Grants or Gifts Relating to Women in Higher Education

Here is this week’s news of grants and gifts that may be of particular interest to women in higher education.

The College of William and Mary in Williamsburg, Virginia, will lead a $998,053 grant project funded by the National Science Foundation to examine the systemic biases that undermine the efforts of women to advance to full professor of information technology at colleges and universities. In partnership with the Association for Information Systems, the team will conduct research and develop best practices for identifying and mitigating barriers to women’s promotion to full professor. In the United States, women make up only about 20 percent of full professors in information technology. Eleanor Loiacono, associate professor at the College of William and Mary is the principal investigator.

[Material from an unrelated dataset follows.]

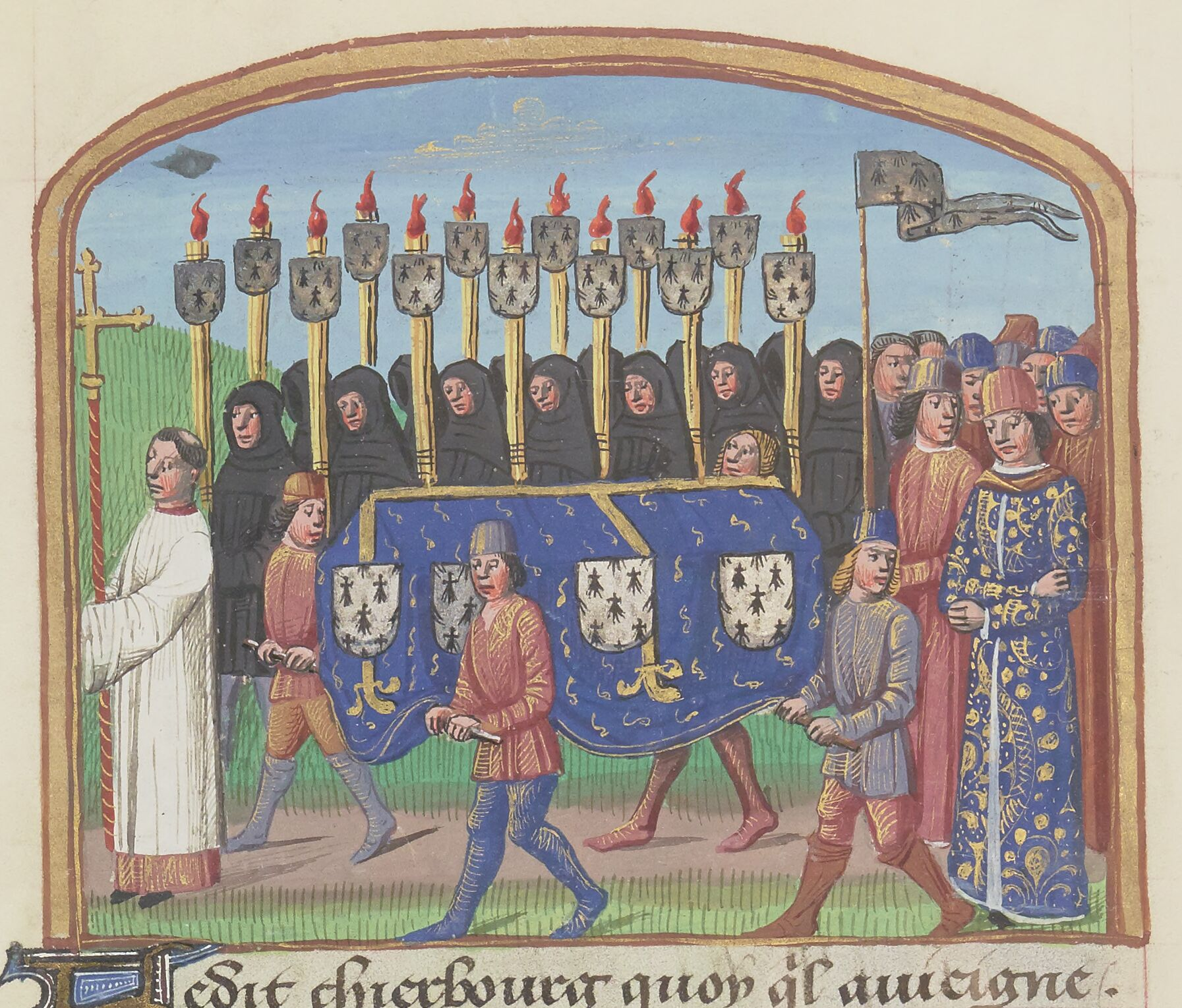 Les funérailles de François I°, par Martial d'Auvergne, enluminure issue de l'ouvrage Vigiles de Charles VII, Paris, France, XV°siècle.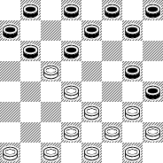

The S.G. Atkins Community Development Corporation has been awarded a grant by the Small Business Administration to establish the Winston-Salem State University Women’s Business Center. The project will include the addition of a full-time program director for the Women’s Business Center to provide classes to the current incubator occupants and entrepreneurs in the community who are start-ups or existing businesses. The expansion will also promote access to SBA grant and loan programs, an advisory committee of mentors and resources to address barriers to economic mobility.

An anonymous donor has committed to a $5 million gift to Salem College, an educational institution for women in Winston-Salem, North Carolina, to support its groundbreaking Health Leadership transformation. (See WIAReport post.)The $5 million gift is the largest in the institution’s nearly 250-year history.